Before starting work on this lab, please look at the section titled “What to turn in” at the end. You will be required to turn in a few screenshots so that I can ensure that you have actually done this lab. Knowing ahead of time what to turn in will save you from having to do it again because you lost the web page with your results!
This lab will follow a series of steps that you might be expected to do if you were researching variants in a gene, except you will do it all in silico (the biological term for “by computer”). Specifically, we will obtain DNA sequence data from a database and use it to predict the exact location of a gene.

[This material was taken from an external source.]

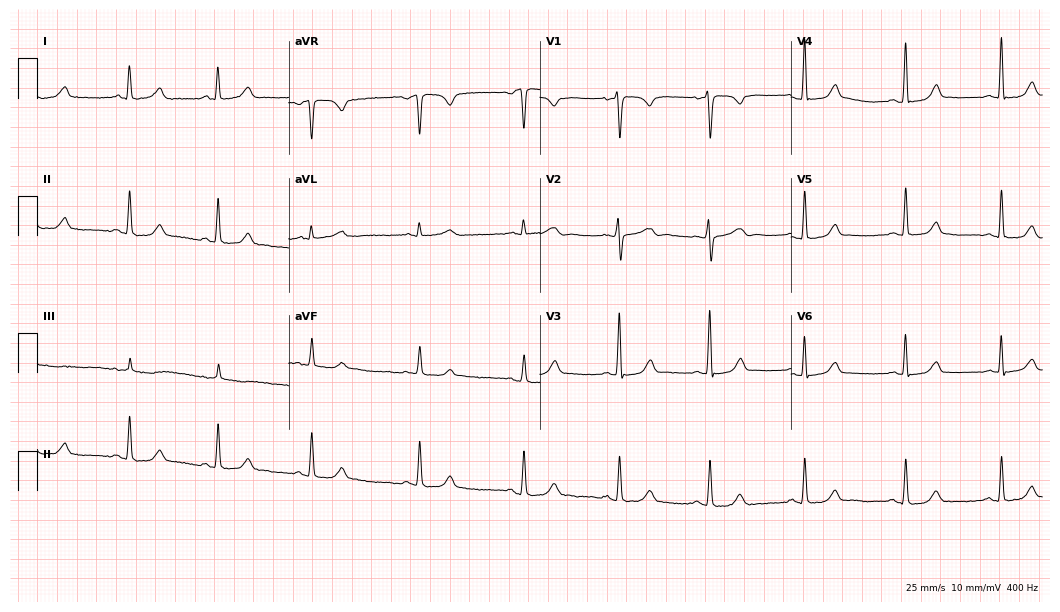
Standard 12-lead ECG recorded from a female, 34 years old. Read as a normal ECG.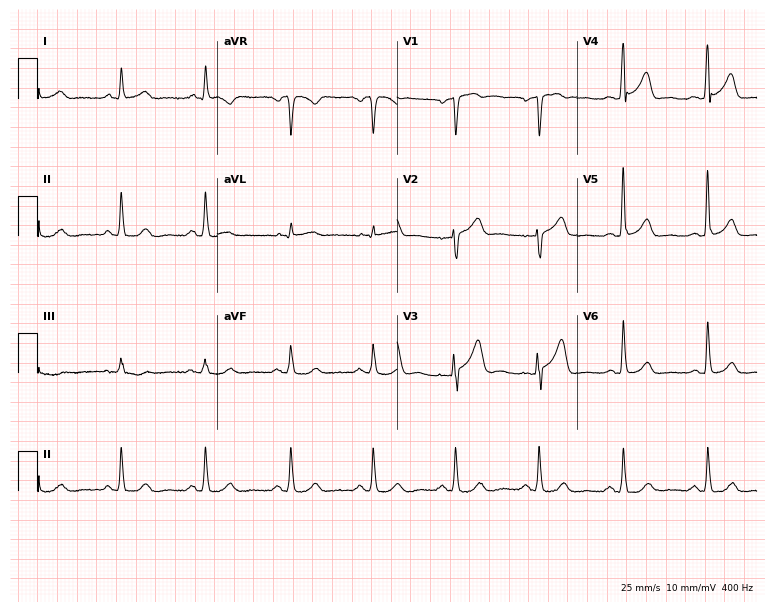
Electrocardiogram, a 50-year-old man. Of the six screened findings (first-degree AV block, right bundle branch block, left bundle branch block, sinus bradycardia, atrial fibrillation, sinus tachycardia), none is recorded.

We will then locate sites within the gene in which there are known variants in our population. We’ll then go through the process of designing PCR primers appropriate for amplifying a region of this gene, conducting the PCR, doing a restriction digest to distinguish between 2 alleles, and visualizing the DNA on a gel. The steps we’ll take are outlined in Fig 2.1.
Figure 2.1: Flow chart for PTC lab
Transmitting a signal from outside to inside our cells is often accomplished by a class of proteins called G-protein-coupled receptors (GPCRs). These molecules are transmembrane proteins that bind to particular ligands. When a ligand is bound by a GPCR on the outside of the cell, they set off a cascade of events within the cell. These events may involve inducing the cell to manufacture particular proteins or starting a nerve impulse (action potential) to the brain.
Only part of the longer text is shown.